---------- DATA BLOCK ----------

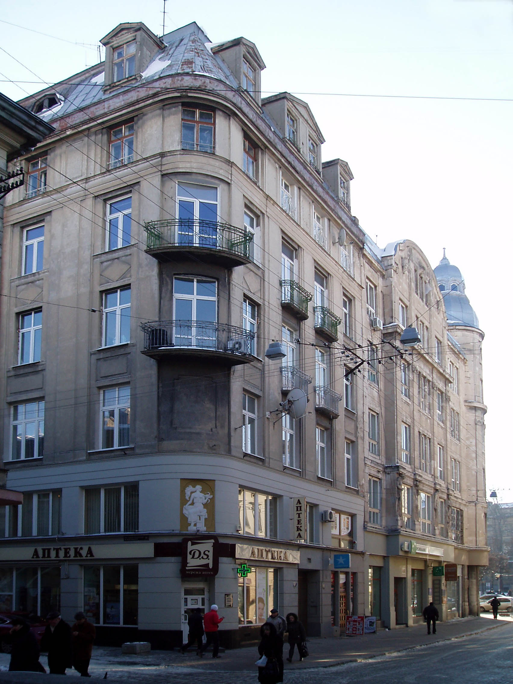 Будинки № 19 і 21 на вулиці Галицькій у Львові. Зведені за проектом Альфреда Захаревича (1871-1937) та Юзефа Сосновського (1865- після 1918).
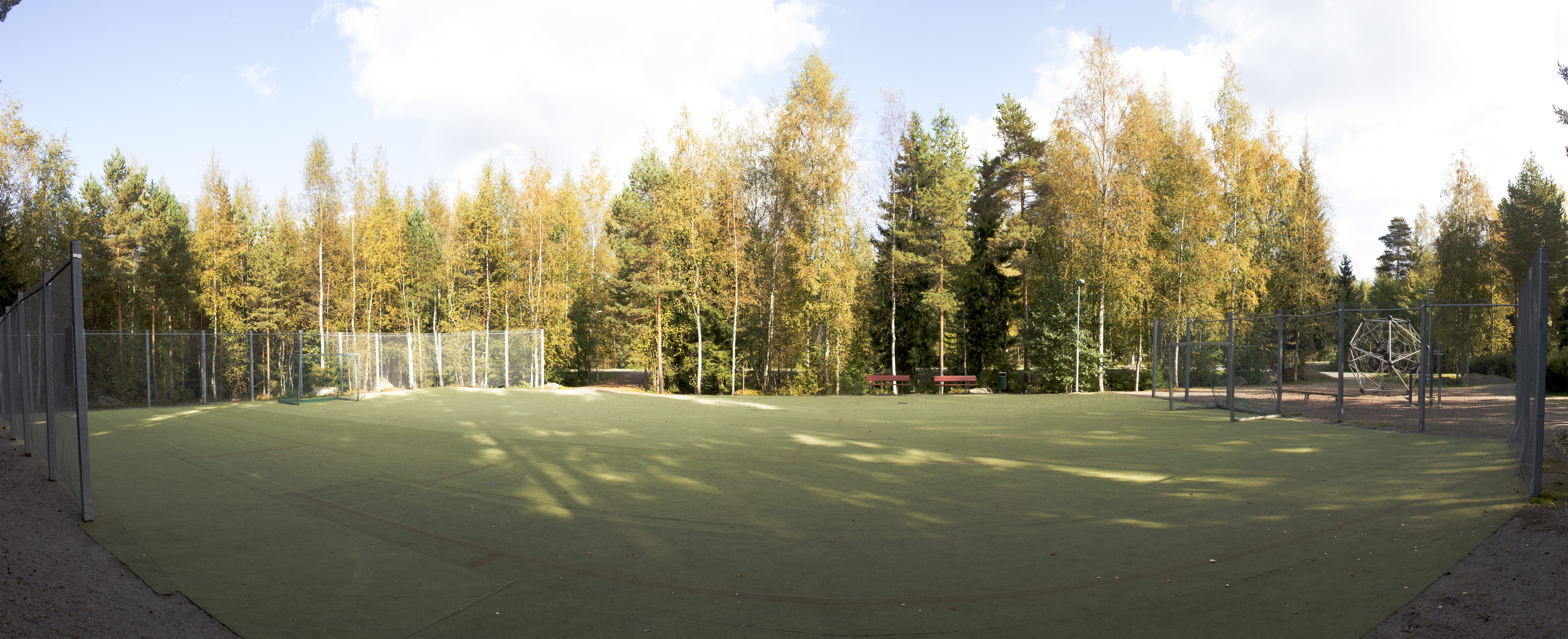 Pikkupehkusuonpuisto ja sen jalkapallokenttä
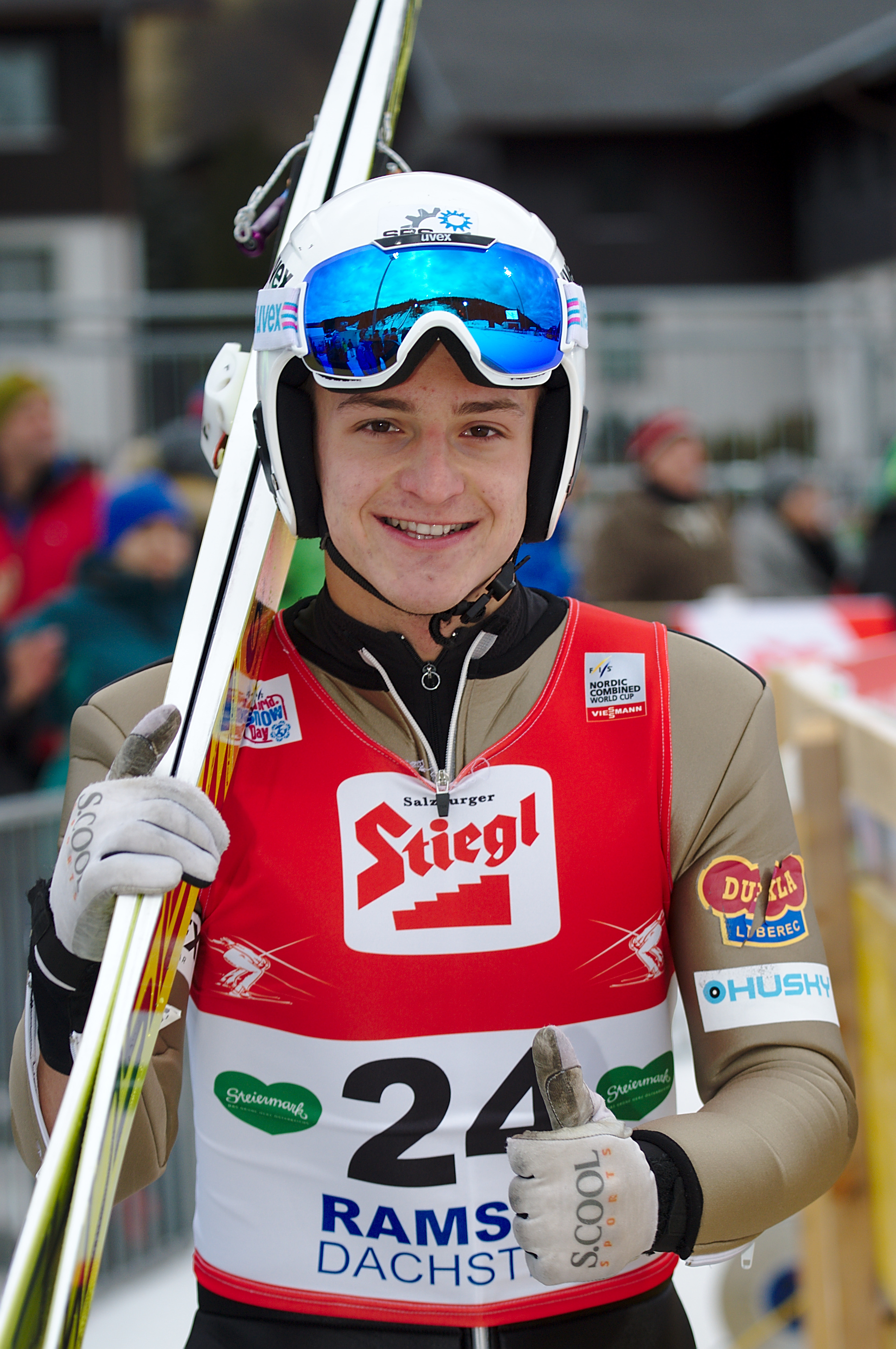 Tomas Portyk (CZE)

----------

WORK TO COMPLETE
Output each line above exactly as it stands, omitting the pictures.

SOLVED EXERCISE
 Будинки № 19 і 21 на вулиці Галицькій у Львові. Зведені за проектом Альфреда Захаревича (1871-1937) та Юзефа Сосновського (1865- після 1918).
 Pikkupehkusuonpuisto ja sen jalkapallokenttä
 Tomas Portyk (CZE)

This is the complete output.